Como Antonio es un veteranísimo en nuestro gremio, siempre dando vueltas con sus ofertas de faldillas salvabarros, por lo que es popularmente conocido, y hemos compartido infinidad de vivencias en muchos años de viaje, salieron a relucir anécdotas, estrategias y ocurrencias con las que ambos hemos ido salvando las dificultades propias que presenta la venta. Así me contaba lo difícil que le resultó conquistar a sus clientes de Francia porque no comprendían ni su tarjeta.

Y es que las tarjetas deben de ser un exponente claro de la persona o empresa que representa. Así cada cual, al crear la suya, procura que cumpla lo más perfectamente posible este cometido, y para ello al nombre se le añaden los títulos, principalmente académicos (las hay con cuatro o cinco, y porqué no, si los tienen). Otras veces nobiliarios, con escudo herádico en relieve que parece que le da un tacto especial e incita a mayor esmero en su conservación. Sin nada debajo del nombre, una tarjeta puede aparecer como algo viuda o deslavazada, a no ser que pertenezca a alquien tan importante que sólo su nombre lo diga todo. Por eso se afanan tanto algunos en buscar con qué adornar la importancia de su nombre, hasta ponerse, como sé de uno, "presidente de la comunidad de vecinos". Conocí a otro que dejó de trabajar en Marín, de Úbeda, para establecerse él solito en un local de 20 metros escasos con cuatro cosas en dos estanterías y lo primero que se hizo fueron unas tarjetas que le distinguían como "Director Gerente".

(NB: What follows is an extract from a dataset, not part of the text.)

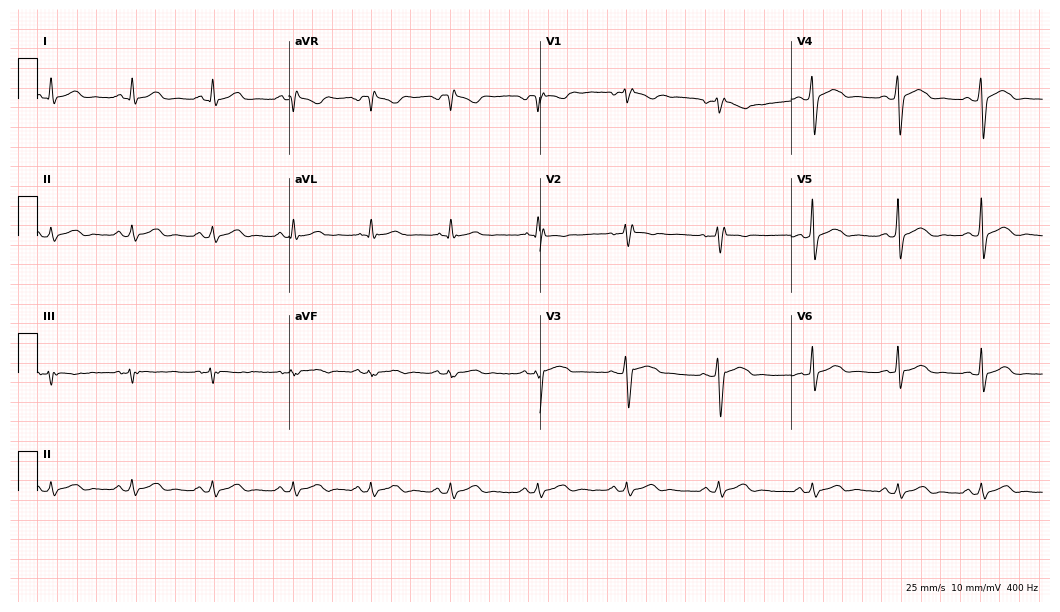
12-lead ECG from a 30-year-old male. Labelled as a normal ECG.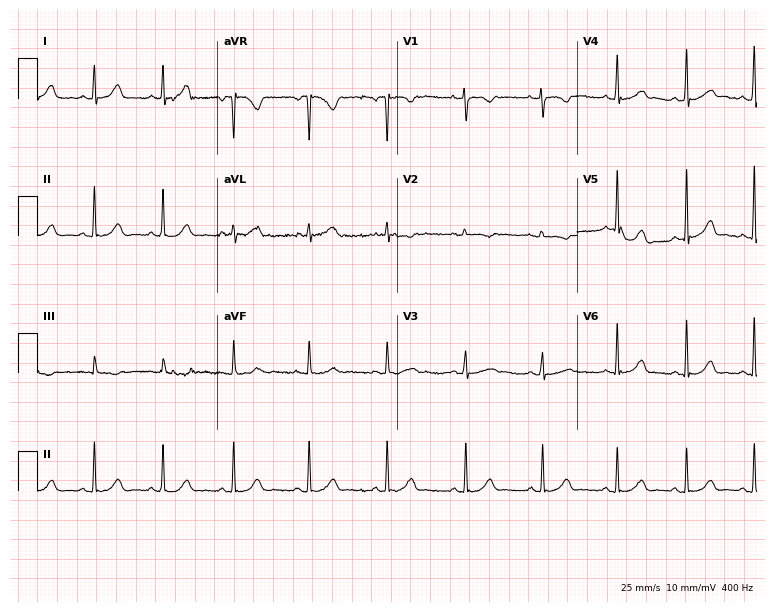
Electrocardiogram, a woman, 27 years old. Overall reading on record: normal ECG.

Cuentan de un indiano, que al regresar muy rico de América lo hizo en un camarote de primera de un lujoso trasatlántico donde trabó amistad con gentes también de primera clase. Al desembarcar se intercambiaron tarjetas y comprobó, con cierto complejo, que todas, menos la suya, lucían algún título más o menos relevante debajo de los nombres; y como quiera que él quería igualarse a sus compañeros de viaje que le deslumbraban en importancia (que la tendrían, sin duda, pero sobre todo él se la daba) ni corto ni perezoso, fue a una imprenta y se encargó otras a las que a su nombre mando añadir: "ex-pasajero del Trasatlántico Santa María".

En las tarjetas comerciales, que son las que intercambiamos con mayor frecuencia se destacan, mayormente con acierto, los logos de las marcas y a veces algun slogan que ayuda a identificar rápidamente la identidad y objetivo de quien la presenta. Algo así como debían de ser las que usaba Antonio, pero, como decía antes, cuando decidió entrar en el mercado francés se encontró con que cuando hacía llegar su tarjeta al "patrón" a través de otra persona, en muchas ocasiones no debían entender muy bien su contenido o en qué consistía la oferta y ni siquiera le recibían. De manera que buscando la forma de conseguirlas más expresivas para lograr la entrevista, llegó a la conclusión de hacerlas de goma representando una faldilla salvabarros; de tal modo, que era imposible que quien la recibiera dudara de cual era el producto que se ofrecía. Esta idea, que me parece audaz y genial, le abrió, muchas puertas y le ayudó notablemente al éxito que, me consta, alcanzó y sigue manteniendo.

Hay en esto muchas ideas ejemplares, porque cada uno se busca su originalidad para llegar con mayor éxito al objetivo que persigue su publicidad. Pero habrá que reconocer que no es fácil conseguir una tarjeta que resulte más representativa del producto que ofrece. Así que no haremos nada de más si reconsideramos la posible mejora de las nuestras.